> EXERCISE DESCRIPTION:
The entries follow. Copy every line in which "Category" appears.

Items from a dataset:
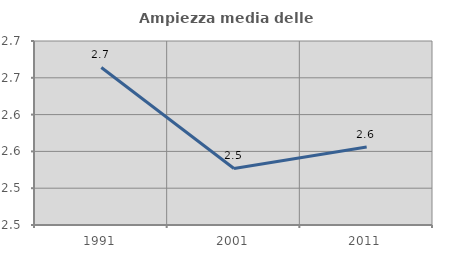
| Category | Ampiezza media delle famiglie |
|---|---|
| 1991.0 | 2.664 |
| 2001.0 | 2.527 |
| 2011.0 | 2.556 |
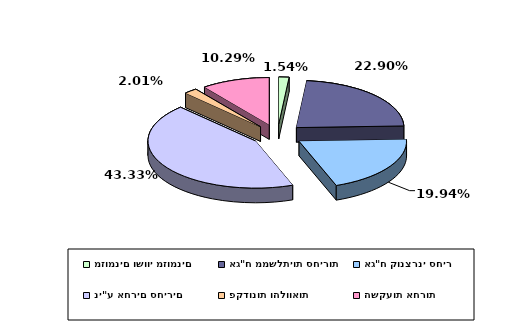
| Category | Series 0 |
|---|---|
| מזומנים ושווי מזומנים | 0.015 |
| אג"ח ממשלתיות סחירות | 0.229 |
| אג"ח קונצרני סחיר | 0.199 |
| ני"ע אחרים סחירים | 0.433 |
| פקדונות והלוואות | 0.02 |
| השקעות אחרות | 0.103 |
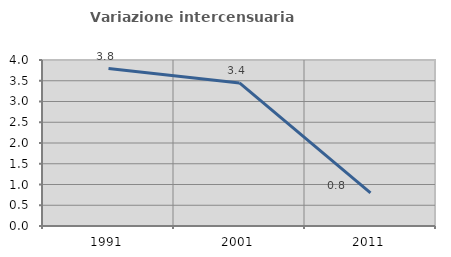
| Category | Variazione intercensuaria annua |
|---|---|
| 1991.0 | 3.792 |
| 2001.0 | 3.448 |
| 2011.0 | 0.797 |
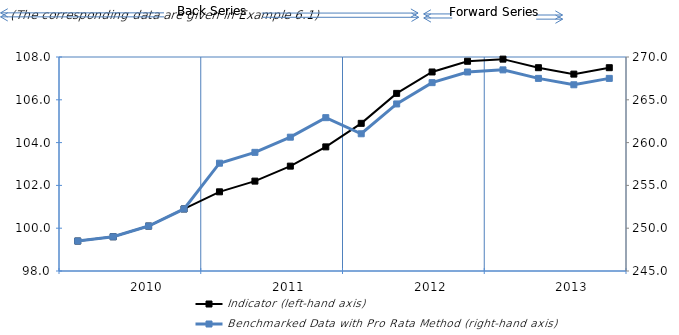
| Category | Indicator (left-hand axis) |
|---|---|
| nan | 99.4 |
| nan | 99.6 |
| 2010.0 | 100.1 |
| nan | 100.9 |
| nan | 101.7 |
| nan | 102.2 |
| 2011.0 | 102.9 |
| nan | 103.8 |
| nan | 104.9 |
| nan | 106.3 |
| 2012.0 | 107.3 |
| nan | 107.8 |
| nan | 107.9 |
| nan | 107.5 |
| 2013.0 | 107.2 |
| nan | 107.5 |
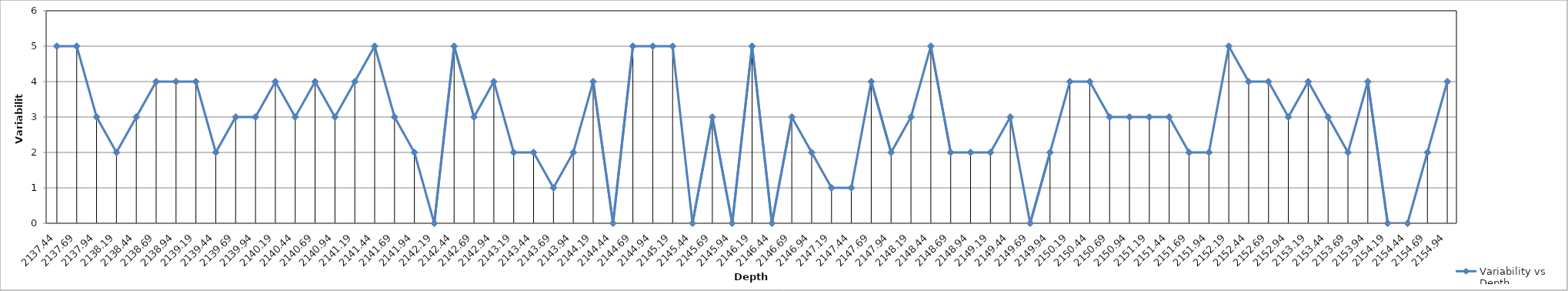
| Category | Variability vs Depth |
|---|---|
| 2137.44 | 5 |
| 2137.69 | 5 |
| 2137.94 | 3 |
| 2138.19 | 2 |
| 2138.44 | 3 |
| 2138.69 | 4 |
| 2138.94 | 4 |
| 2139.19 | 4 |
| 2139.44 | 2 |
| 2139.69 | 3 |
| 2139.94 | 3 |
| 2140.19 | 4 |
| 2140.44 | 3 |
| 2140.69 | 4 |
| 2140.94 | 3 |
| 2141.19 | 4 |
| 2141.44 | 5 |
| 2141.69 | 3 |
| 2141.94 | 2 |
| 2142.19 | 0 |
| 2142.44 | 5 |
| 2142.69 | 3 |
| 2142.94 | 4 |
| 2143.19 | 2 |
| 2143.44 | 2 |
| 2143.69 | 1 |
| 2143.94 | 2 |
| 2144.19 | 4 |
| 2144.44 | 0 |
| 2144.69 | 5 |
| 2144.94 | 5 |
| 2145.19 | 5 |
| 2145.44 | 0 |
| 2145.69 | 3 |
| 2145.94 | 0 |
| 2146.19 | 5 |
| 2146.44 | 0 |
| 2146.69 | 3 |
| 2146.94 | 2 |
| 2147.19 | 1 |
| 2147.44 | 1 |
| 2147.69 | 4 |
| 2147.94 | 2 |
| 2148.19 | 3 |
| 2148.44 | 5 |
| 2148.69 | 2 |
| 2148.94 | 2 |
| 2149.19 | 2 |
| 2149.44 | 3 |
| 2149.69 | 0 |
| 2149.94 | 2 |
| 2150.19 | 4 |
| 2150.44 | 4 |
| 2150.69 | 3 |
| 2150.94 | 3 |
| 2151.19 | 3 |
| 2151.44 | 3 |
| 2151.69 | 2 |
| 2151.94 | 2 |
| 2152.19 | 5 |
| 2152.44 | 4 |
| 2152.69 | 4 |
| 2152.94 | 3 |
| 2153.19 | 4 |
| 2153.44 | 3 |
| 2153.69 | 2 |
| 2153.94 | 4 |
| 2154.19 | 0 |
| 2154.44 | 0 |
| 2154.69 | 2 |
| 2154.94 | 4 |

> WRITTEN SOLUTION:
| Category | Ampiezza media delle famiglie |
| Category | Series 0 |
| Category | Variazione intercensuaria annua |
| Category | Indicator (left-hand axis) |
| Category | Variability vs Depth |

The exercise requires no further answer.